We’ll encounter both throughout this course.

What do we actually do with spatial data?

Once you have spatial data, the goal is usually some version of: what do we find, where, and why?

That might involve mapping observations to see patterns, comparing habitats or regions, testing whether a distribution is more clustered than expected by chance, or linking species presence to environmental variables to build a predictive model. By the end of this course, you’ll be doing all of these things.

Spatial data can look intimidating at first — coordinate systems, projections, raster stacks, and geometry columns are a lot to take in. But at its core, it is just a structured way of answering ecological questions you already understand.

Our species: the mantled howler monkey

Throughout this course we’ll use the mantled howler monkey (Alouatta palliata) as our focal species. Howler monkeys are so-called because of their deep, resonant roars, produced by a specialised hyoid bone that acts as a resonating chamber, that can carry up to 5 km through dense forest. Despite sounding like something out of Jurassic Park, they’re herbivorous, leaf-eating primates that live in groups of up to 20 individuals across Central American tropical forests.

They are also ecologically important. As folivores and frugivores, they are significant seed dispersers, and their population status is a useful indicator of forest health (Estrada et al. 2017). They have a solid GBIF record base, a well-defined range, and occupy a landscape with interesting environmental gradients, which makes them an ideal subject for learning spatial analysis. Any patterns we find will be real, ecologically meaningful, and interpretable.

References

Dormann, C.F., McPherson, J.M., Araújo, M.B., Bivand, R., Bolliger, J., Carl, G., Davies, R.G., Hirzel, A., Jetz, W., Kissling, W.D., Kühn, I., Ohlemüller, R., Peres-Neto, P.R., Reineking, B., Schröder, B., Schurr, F.M. & Wilson, R. (2007). Methods to account for spatial autocorrelation in the analysis of species distributional data: a review. Ecography, 30, 609–628.
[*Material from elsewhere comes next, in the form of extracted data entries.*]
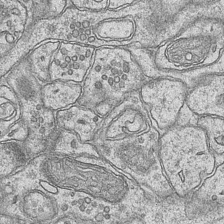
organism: Mouse
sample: CA1 Hippocampus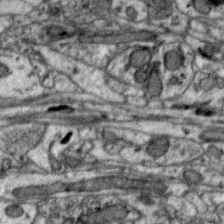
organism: Zebra finch
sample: Brain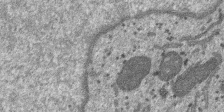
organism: Human
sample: Lung epithelial cells infected with SARS-CoV-2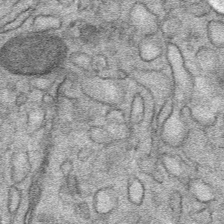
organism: Mouse
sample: Mouse Salivary gland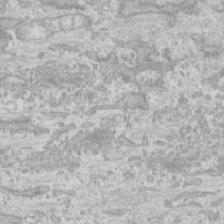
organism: Human
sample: CRL-1474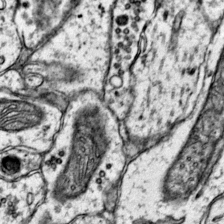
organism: Mouse
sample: Primary visual cortex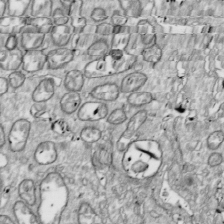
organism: Drosophila
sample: Cell division; meiosis; drosophila spermatocytes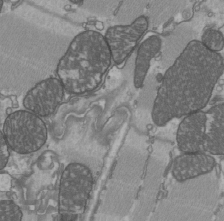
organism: C57BL Mouse
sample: Heart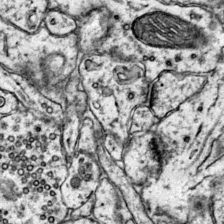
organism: Mouse
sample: Primary visual cortex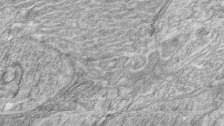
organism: Zebrafish
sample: synaptic ribbons in rod cells and cone cells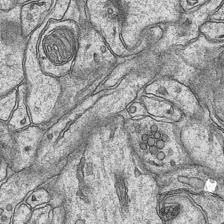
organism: Mouse
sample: CA1 Hippocampus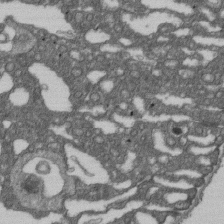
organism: Drosophila
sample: Nephrocyte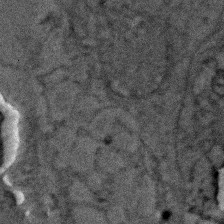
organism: Zebrafish
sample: Zebrafish embryo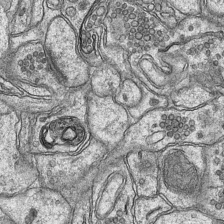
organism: Mouse
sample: CA1 Hippocampus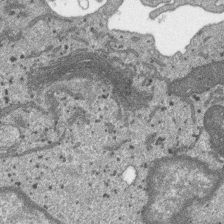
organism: Human
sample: Lung epithelial cells infected with SARS-CoV-2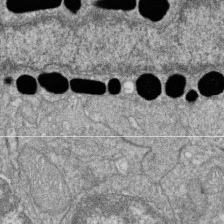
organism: Zebrafish
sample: Cilia; retinal pigment epithelium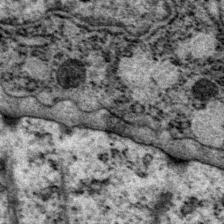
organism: P. pacificus
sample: Pharynx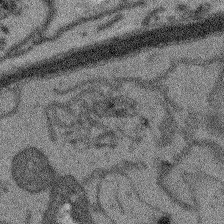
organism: Arabidopsis thaliana
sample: Root tip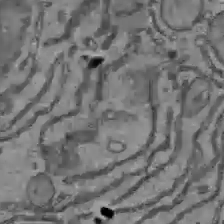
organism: C57BL Mouse
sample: Liver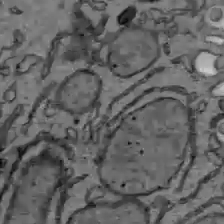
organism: C57BL Mouse
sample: Liver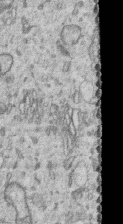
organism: Human
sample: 1205lu cells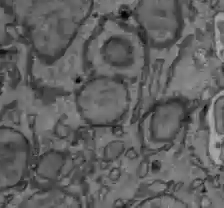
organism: C57BL Mouse
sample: Liver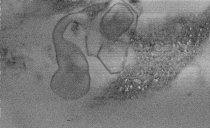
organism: Human
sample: Centriole in fibroblast cells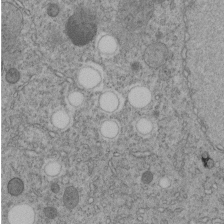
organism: C. elegans
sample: C. elegans embryo early stage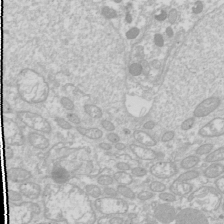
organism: Drosophila
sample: Cell division; meiosis; drosophila spermatocytes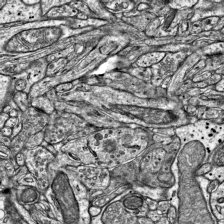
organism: Mouse
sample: Visual Cortex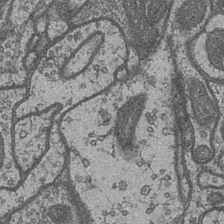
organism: Drosophila
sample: Optic medulla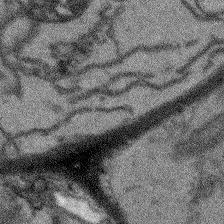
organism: Arabidopsis thaliana
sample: Root tip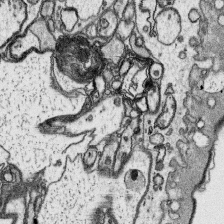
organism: Platynereis dumerilii
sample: Parapodia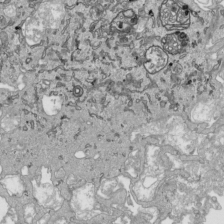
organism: Human
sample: Mitochondria in HCT116 cells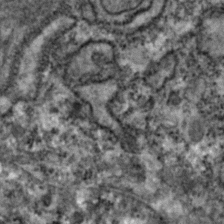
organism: Zebrafish
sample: Zebrafish embryo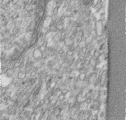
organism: Human
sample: Centriole in RPE cells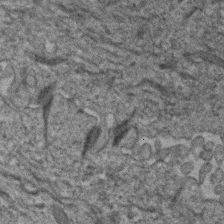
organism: Human
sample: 1205lu cells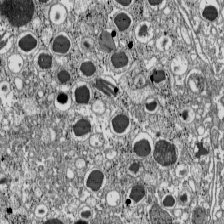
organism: C57BL Mouse
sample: Pancreatic islet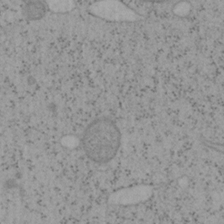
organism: Mouse
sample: OT-I killer T cells with ID8 ovarian cancer cells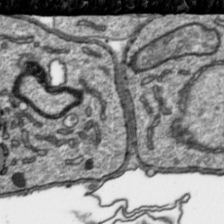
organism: Toxoplasma gondii
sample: Parasites in a vacuole inside a host cell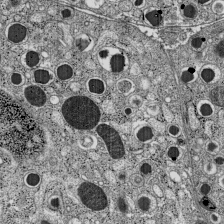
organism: C57BL Mouse
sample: Pancreatic islet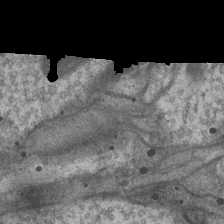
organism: Drosophila
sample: Optic medulla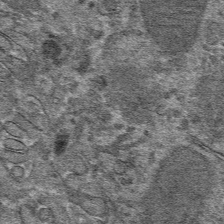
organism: Mouse
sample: Mouse hepatocytes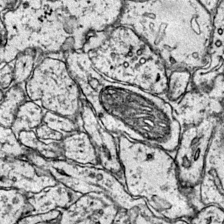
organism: Mouse
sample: Primary visual cortex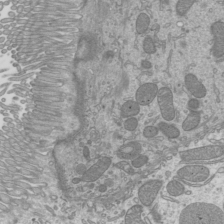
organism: Mouse
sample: Cilia; mouse epididymis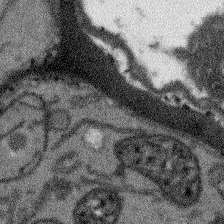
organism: Arabidopsis thaliana
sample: Root tip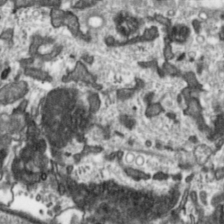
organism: Toxoplasma gondii
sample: Parasites in a vacuole inside a host cell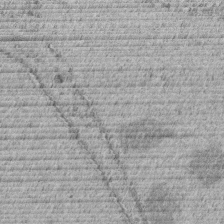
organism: C. elegans
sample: C. elegans embryo early stage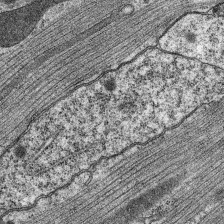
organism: C. elegans
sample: Pharynx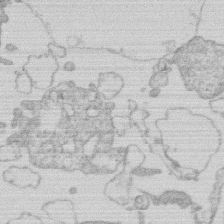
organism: Human
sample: Macrophage cells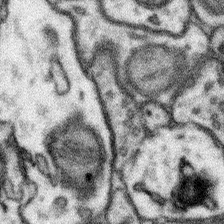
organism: Mouse
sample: Somatosensory cortex neuropil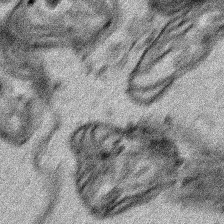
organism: Human
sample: Mitochondria in HCT116 cells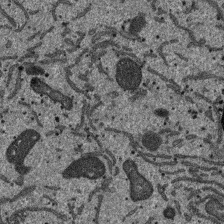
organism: Human
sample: Lung epithelial cells infected with SARS-CoV-2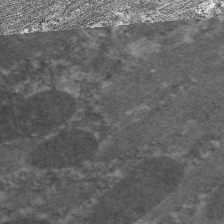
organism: C. elegans
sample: Pharynx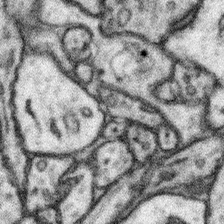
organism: Mouse
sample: Somatosensory cortex neuropil

Estrada, A., Garber, P.A., Rylands, A.B., Roos, C., Fernandez-Duque, E., Di Fiore, A., Nekaris, K.A.I., Nijman, V., Heymann, E.W., Lambert, J.E., Rovero, F., Barelli, C., Setchell, J.M., Gillespie, T.R., Mittermeier, R.A., Verde Arregoitia, L., de Guinea, M., Gouveia, S., Dobrovolski, R., Shanee, S., Shanee, N., Boyle, S.A., Fuentes, A., MacKinnon, K.C., Amato, K.R., Meyer, A.L.S., Wich, S., Sussman, R.W., Pan, R., Kone, I. & Li, B. (2017). Impending extinction crisis of the world’s primates: why primates matter. Science Advances, 3, e1600946.

Tobler, W.R. (1970). A computer movie simulating urban growth in the Detroit region. Economic Geography, 46, 234–240.

Veloz, S.D. (2009). Spatially autocorrelated sampling falsely inflates measures of accuracy for presence-only niche models. Journal of Biogeography, 36, 2290–2299.